ACTIVITY: Exact copy, no pictures: output all the records that follow.

SUPPLIED RECORDS:
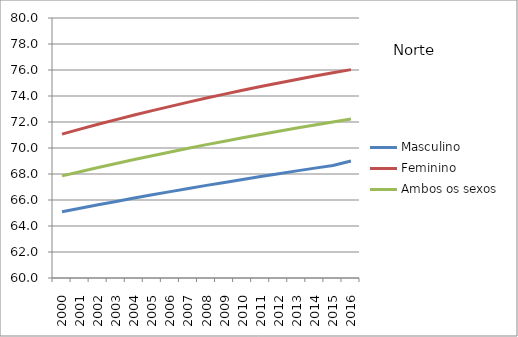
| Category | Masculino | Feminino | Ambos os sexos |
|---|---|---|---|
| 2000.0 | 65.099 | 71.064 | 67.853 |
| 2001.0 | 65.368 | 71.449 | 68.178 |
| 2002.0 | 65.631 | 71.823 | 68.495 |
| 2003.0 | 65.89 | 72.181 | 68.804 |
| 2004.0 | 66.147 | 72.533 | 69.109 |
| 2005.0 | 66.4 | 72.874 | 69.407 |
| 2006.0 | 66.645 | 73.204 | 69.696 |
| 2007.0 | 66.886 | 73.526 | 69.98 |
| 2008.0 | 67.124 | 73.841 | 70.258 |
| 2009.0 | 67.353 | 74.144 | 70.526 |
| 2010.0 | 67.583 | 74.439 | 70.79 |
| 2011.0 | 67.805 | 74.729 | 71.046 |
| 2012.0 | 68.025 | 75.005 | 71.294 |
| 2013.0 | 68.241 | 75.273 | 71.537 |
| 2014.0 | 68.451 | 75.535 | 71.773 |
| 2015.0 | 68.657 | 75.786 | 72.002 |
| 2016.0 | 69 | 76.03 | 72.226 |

EXERCISE ANSWER:
| Category | Masculino | Feminino | Ambos os sexos |
|---|---|---|---|
| 2000.0 | 65.099 | 71.064 | 67.853 |
| 2001.0 | 65.368 | 71.449 | 68.178 |
| 2002.0 | 65.631 | 71.823 | 68.495 |
| 2003.0 | 65.89 | 72.181 | 68.804 |
| 2004.0 | 66.147 | 72.533 | 69.109 |
| 2005.0 | 66.4 | 72.874 | 69.407 |
| 2006.0 | 66.645 | 73.204 | 69.696 |
| 2007.0 | 66.886 | 73.526 | 69.98 |
| 2008.0 | 67.124 | 73.841 | 70.258 |
| 2009.0 | 67.353 | 74.144 | 70.526 |
| 2010.0 | 67.583 | 74.439 | 70.79 |
| 2011.0 | 67.805 | 74.729 | 71.046 |
| 2012.0 | 68.025 | 75.005 | 71.294 |
| 2013.0 | 68.241 | 75.273 | 71.537 |
| 2014.0 | 68.451 | 75.535 | 71.773 |
| 2015.0 | 68.657 | 75.786 | 72.002 |
| 2016.0 | 69 | 76.03 | 72.226 |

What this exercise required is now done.